USF upholds the standards of honesty and integrity from all members of the academic community. All students are expected to know and adhere to the University's Honor Code.
You may not copy code from other current or previous students. All suspicious activity will be investigated and, if warranted, passed to the Dean of Sciences for action. Copying answers or code from other students or sources during a quiz, exam, or for an assignment is a violation of the university’s honor code and will be treated as such. Plagiarism consists of copying material from any source and passing off that material as your own original work. Plagiarism is plagiarism: it does not matter if the source being copied is on the Internet, from a book or textbook, or from quizzes or problem sets written up by other students.
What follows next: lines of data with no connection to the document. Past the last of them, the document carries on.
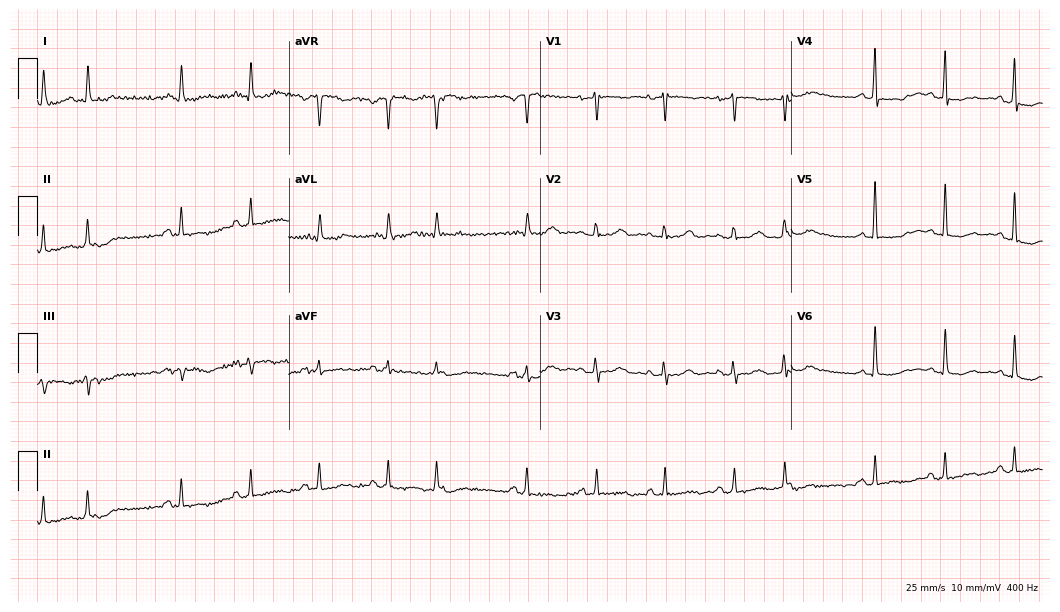
Resting 12-lead electrocardiogram. Patient: a 62-year-old female. None of these six findings is recorded: first-degree AV block, right bundle branch block, left bundle branch block, sinus bradycardia, atrial fibrillation, sinus tachycardia.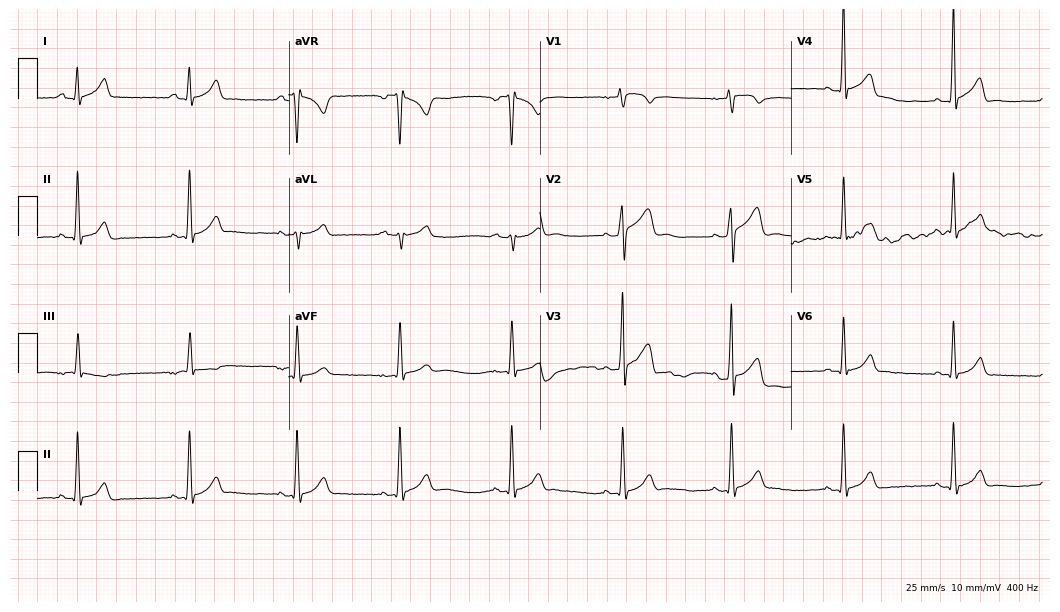
12-lead ECG (10.2-second recording at 400 Hz) from a 24-year-old male. Labelled as a normal ECG.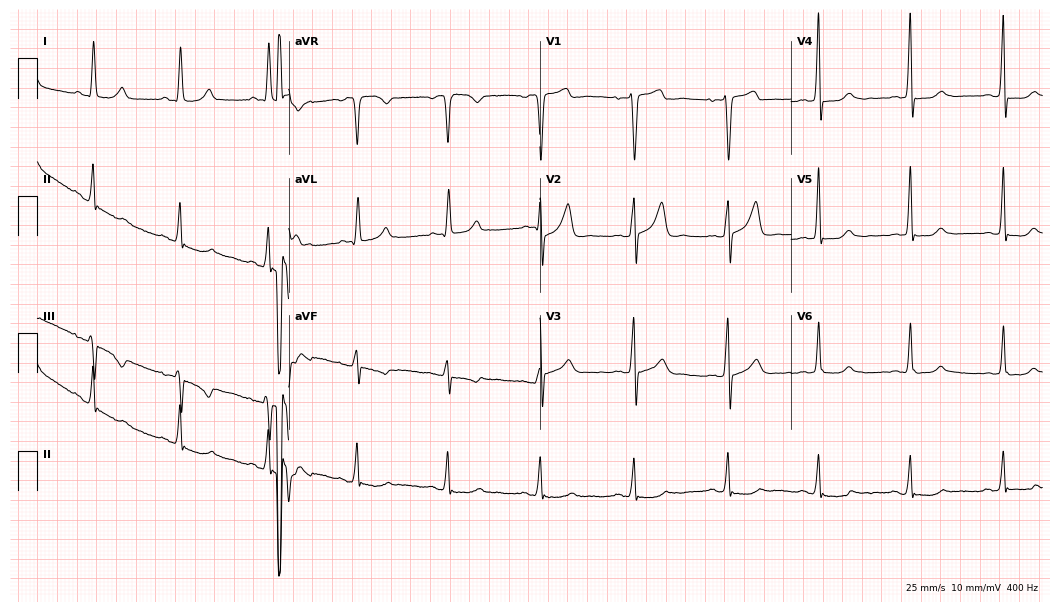
Resting 12-lead electrocardiogram. Patient: a 52-year-old female. None of these six findings is recorded: first-degree AV block, right bundle branch block, left bundle branch block, sinus bradycardia, atrial fibrillation, sinus tachycardia.

Giving code or showing code to another student is also considered a violation. You must also abide by the copyright laws of the United States.
The golden rule: You must never represent another person’s work as your own. Credit to Terence Parr.
I generously post all my materials to a public GitHub repo. However, you should not post any solutions to GitHub (or anywhere else on the Internet). Publicly posting any solutions to any problems for this course will result in a failing grade for this course.
If you ever have questions about what constitutes plagiarism, cheating, or academic dishonesty in my course, please feel free to ask me.
CAPS provides confidential, free counseling to student members of our community.
For information and resources regarding sexual misconduct or assault visit the Title IX coordinator or USF's Callisto website.